2. Why Dynamics Diverge After Initially Converging

[1] speculates that optimizing for the relevant signal eventually amplifies the irrelevant but large scale feature—e.g., the “sky” feature in images—but offers no explanation for why this will happen.

We show this phenomenon arises mechanistically in our setting:

Optimizing the relevant feature increases output-layer parameter $\alpha$ ,
Which in turn amplifies the loss on irrelevant dimensions via $\alpha\beta_1$ ,
This triggers divergence along the $\beta_1$ direction.

Thus, we offer a quantitative mechanism underlying the divergence pattern observed in [1].

3. Why and How Dynamics Return to Stability

[1] proposes two possible (and incompatible) hypotheses: either the network “downweights the irrelevant feature, flattening the valley” or “catapults to a different basin,” without determining which applies and why this will occur. Moreover, they cannot explain why downweighting the irrelevant feature leads to a flatter loss valley.

Our analysis proves that:

Divergence eventually causes $\alpha$ to decrease due to negative gradients induced by large $\beta_1$ ,
This leads to monotonic self-stabilization, which pulls the sharpness back below the threshold,
No basin-hopping is needed—our result shows stabilization within the same basin.
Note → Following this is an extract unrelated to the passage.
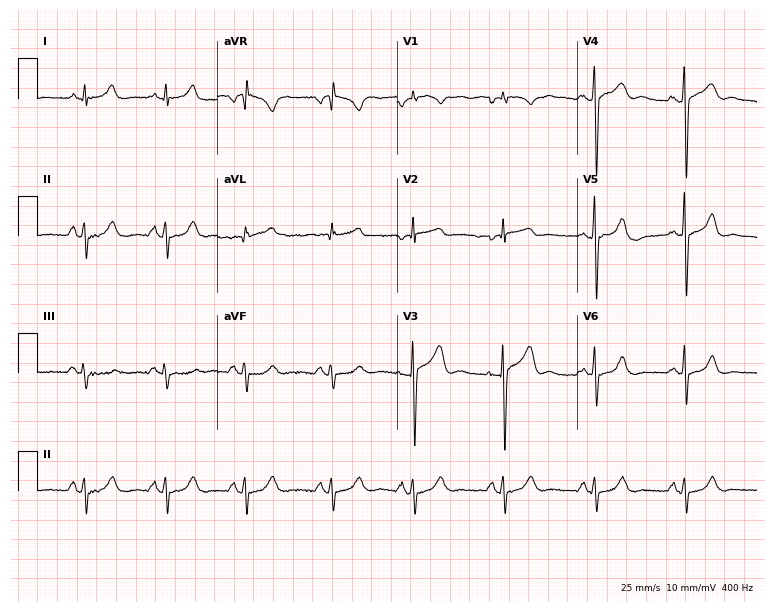
Resting 12-lead electrocardiogram (7.3-second recording at 400 Hz). Patient: a male, 57 years old. None of these six findings is recorded: first-degree AV block, right bundle branch block, left bundle branch block, sinus bradycardia, atrial fibrillation, sinus tachycardia. Only these six findings were labelled.

Hence, we explain both onset and recovery of instability.

Summary

In summary, our work builds a rigorous foundation for understanding Edge-of-Stability through a theoretically grounded minimalist example. We clarify several previously open questions raised in [1]. Our contribution lies not in proposing entirely new phenomena, but in formalizing and proving mechanisms that were previously only hypothesized.

Our framework also explains other empirical observations, such as the monotonic sharpness decrease of GFS in [2], thus offering a unified theoretical lens on EoS dynamics across settings with heterogeneous data distributions.
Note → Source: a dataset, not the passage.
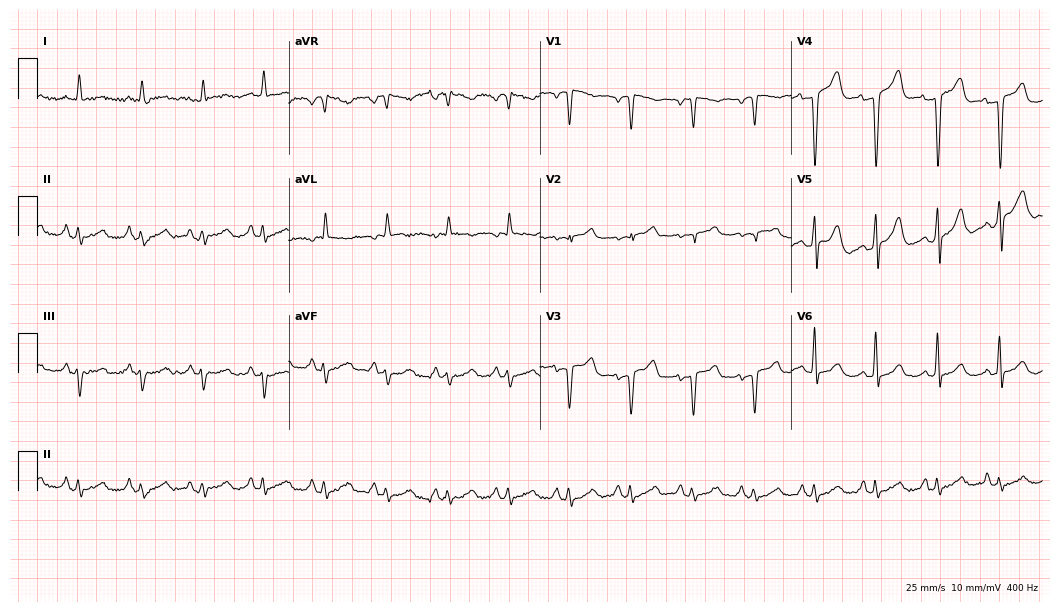
Standard 12-lead ECG recorded from a 71-year-old female patient (10.2-second recording at 400 Hz). None of these six findings is recorded: first-degree AV block, right bundle branch block (RBBB), left bundle branch block (LBBB), sinus bradycardia, atrial fibrillation (AF), sinus tachycardia. Findings outside these six are not listed.

We sincerely appreciate your thoughtful engagement. Please let us know if you'd like to continue the discussion.

Reference

[1] Elan Rosenfeld and Andrej Risteski. Outliers with opposing signals have an outsized effect on neural network optimization. ICLR 2023.
[2] Itai Kreisler, Mor Shpigel Nacson, Daniel Soudry, and Yair Carmon. Gradient descent monotonically decreases the sharpness of gradient flow solutions in scalar networks and beyond. ICML 2023.

2025-08-08

I thank the authors for their response. I suggest that the authors add a discussion about the difference between your work and [1], either in the appendix or the main part of the paper. I have increased my score.

[1] Elan Rosenfeld and Andrej Risteski. Outliers with opposing signals have an outsized effect on neural network optimization. ICLR 2023.

2025-08-09

Thank you very much for your valuable suggestion! We will include a discussion on this in the next version of the paper. We sincerely appreciate your detailed review and the score increase!

最终决定Accept (poster)

2025-09-17

The committee reached a consensus by which this is a strong and insightful submission. The work provides a clean and minimalist study of edge-of-stability and progressive sharpening phenomena, offering both theoretical clarity and empirical demonstrations. Reviewers appreciated the novelty of the construction, the quality of the analysis, and the clarity of the presentation. While some concerns were raised about the scope and broader applicability, the authors effectively addressed many of these in the rebuttal, strengthening confidence in the contribution. Overall, this paper advances our understanding of phenomena of broad interest to the community. I recommend acceptance.